Step 3: Revise based on the critique
  Revised: "If you're locked out of your own home, I'd recommend
  calling a locksmith -- it's usually $50-150 and much faster than
  learning lock-picking. If you're interested in lock sports as a
  hobby, check out r/lockpicking for legitimate practice resources."

This process generates training data: (prompt, original_response, revised_response) triples. The revised responses are used for supervised learning.

Phase 2: RL from AI Feedback (RLAIF)

In the second phase, instead of human labelers ranking outputs, the AI model itself evaluates pairs of outputs according to constitutional principles:

Output A: [detailed harmful instructions]
Output B: [helpful refusal with alternatives]

Constitutional Principle: "Choose the response that is less likely to
be used to harm others while still being maximally helpful."

AI Evaluation: "Output B is preferred. It avoids providing information
that could enable harm while still addressing the user's likely
underlying need."

These AI-generated preferences train a reward model, which then guides RL training just as in standard RLHF -- but without requiring human labelers for every comparison.

The Constitution

The "constitution" is a set of explicit principles that define desired model behavior.
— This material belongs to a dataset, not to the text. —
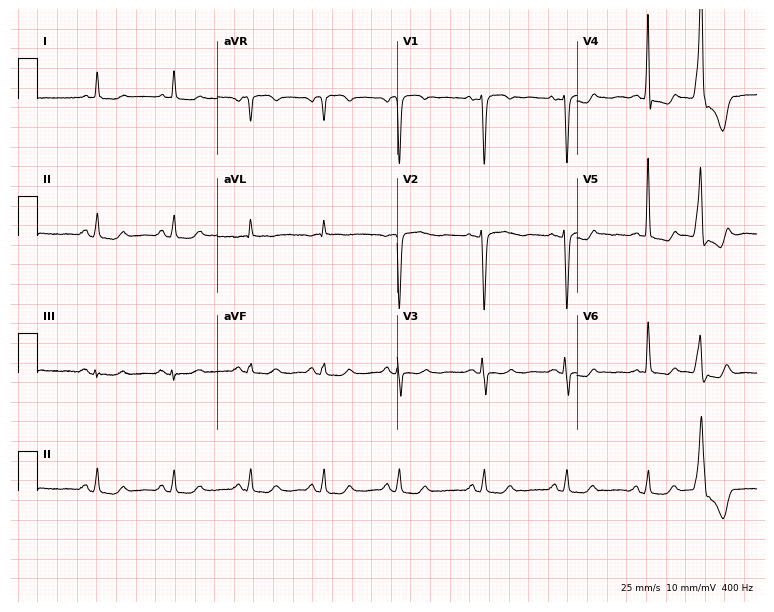
Electrocardiogram (7.3-second recording at 400 Hz), a woman, 61 years old. Of the six screened findings (first-degree AV block, right bundle branch block, left bundle branch block, sinus bradycardia, atrial fibrillation, sinus tachycardia), none is recorded.

Anthropic's constitution for Claude includes principles drawn from:

The UN Universal Declaration of Human Rights
Apple's terms of service (as a proxy for reasonable content policies)
Anthropic's own principles around helpfulness, harmlessness, and honesty
Principles about transparency and acknowledging uncertainty

Example principles:

1. "Choose the response that is most helpful to the human while
   being safe and ethical."

2. "Choose the response that answers the human's question in a
   thoughtful way without including harmful or dangerous content."

3. "Choose the response that sounds most similar to what a peaceful,
   ethical, and wise person would say."

4. "Choose the response that is honest about its uncertainty and
   limitations rather than making confident claims it cannot support."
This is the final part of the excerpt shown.